Finally, a coherent storyline!
As someone who’s followed the Five Nights at Freddy’s (FNAF) franchise since its beginning, I’m delighted to report that the FNAF movie has a coherent plot. FNAF’s early popularity stemmed, in part, from its mysteries, which united a fandom hungry for answers. Going into the movie, I was worried that it would continue the franchise’s now long-standing tradition of posing questions without revealing answers. However, the movie boldly gives us a clear storyline, albeit one that doesn’t answer the franchise’s mysteries. Ready to take a bite out of this movie?
Be warned: there’s mild spoilers ahead.
The story follows Michael Schmidt, or Mike, as he works several night shifts at the abandoned Freddy Fazbear’s Pizza Place. As a child, he was traumatized by the kidnapping and disappearance of his younger brother. Now an adult, Mike keeps getting fired. His parents have both passed away, and he looks after but struggles to get along with his little sister, Abby. He’s at rock bottom when a career counsellor suggests he work at Freddy’s. Reluctant at first, Michael ultimately decides to accept the role to keep his aunt from getting custody of Abby. As the movie progresses, he meets police officer Vanessa, and the trio gets to know the animatronics. However, Michael eventually comes to realize that they might not be as friendly towards Abby as they’d initially anticipated.

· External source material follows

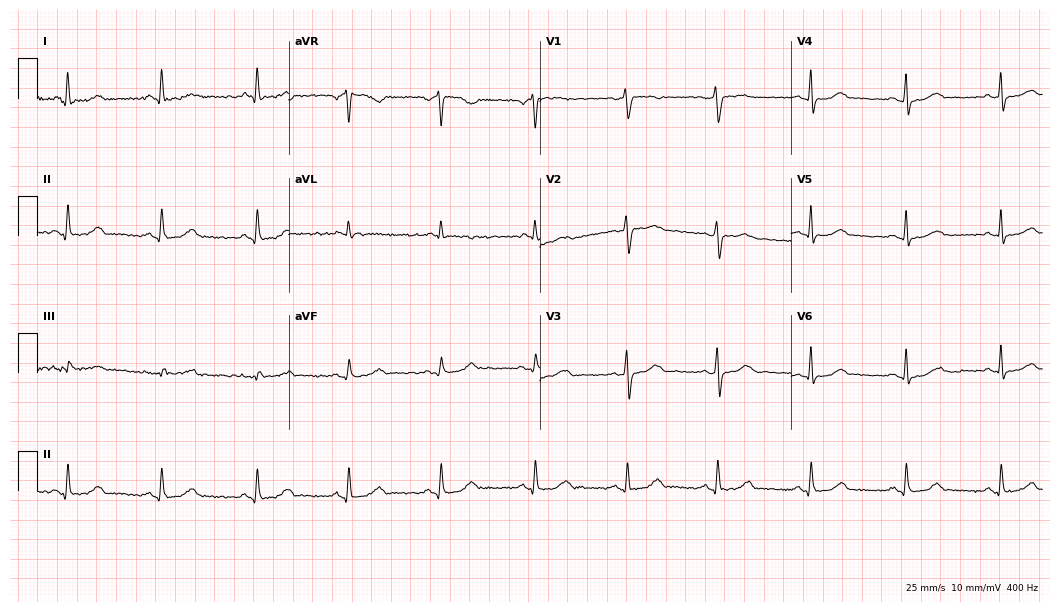
ECG — a 51-year-old female. Labelled as a normal ECG.

FNAF fans will notice that some of these names seem familiar. I was jubilant to see an alternate take on Vanessa after she was rendered an afterthought in the game FNAF: Security Breach. The movie’s easter eggs don’t feel overindulgent. YouTubers MatPat and CoryxKenshin have brief speaking roles and an “Employee of the Month’”board features certain YouTubers. You’ll hear a trademark line or two.

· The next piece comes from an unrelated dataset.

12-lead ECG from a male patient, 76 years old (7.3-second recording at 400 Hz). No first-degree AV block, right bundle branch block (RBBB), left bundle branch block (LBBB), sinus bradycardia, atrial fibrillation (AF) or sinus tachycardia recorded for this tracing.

Other moviegoers also enjoyed the film. Jessica Kroetsch has followed the franchise since Markiplier played the first FNAF game.
“As a fan of the series, I really liked [that] they delved more into the story and how things happened and why they happened,” says Kroetsch.
The movie does have a couple of weak spots, one of which is a recurring cheap jumpscare played for laughs. This is admittedly minor in the grand scheme of things, but a I found it increasingly annoying each time it popped up.
The second issue is the shallow villains. First is Michael’s aunt It feels like her whole personhood is centered around forcing Michael to give up custody of Abby. While she does explain why Michael is lacking as Abby’s guardian, it’s done in such a way that she’s portrayed as the worse option while Michael remains a sympathetic character. The main antagonist also doesn’t have much of a backstory and lacks a clear motivation. It isn’t clear why they returned to the pizzeria during the movie’s climax.
I also noticed that the springlock suit mechanics were inconsistent. In one scene, just a small tap is enough to make it snap shut, but later on, it’s shown to be safe to move around in.
It’s fun seeing the pizzeria in a cinematic setting and watching FNAF’s gameplay mechanics harmonize with a fitting plot. The animatronics look good in the context of the film, and the protagonist trio keep up the movie’s tension as they navigate escalating stakes. The movie certainly isn’t revolutionary, but it’s a fun experience for someone who’s followed the franchise for years. Astrid Challborn, an independent musician and student at Pixel Blue College, might’ve summed it up best.
“It was fantastic,” she laughs. “There were some pacing issues, definitely, but as a fan, 10 out of 10.”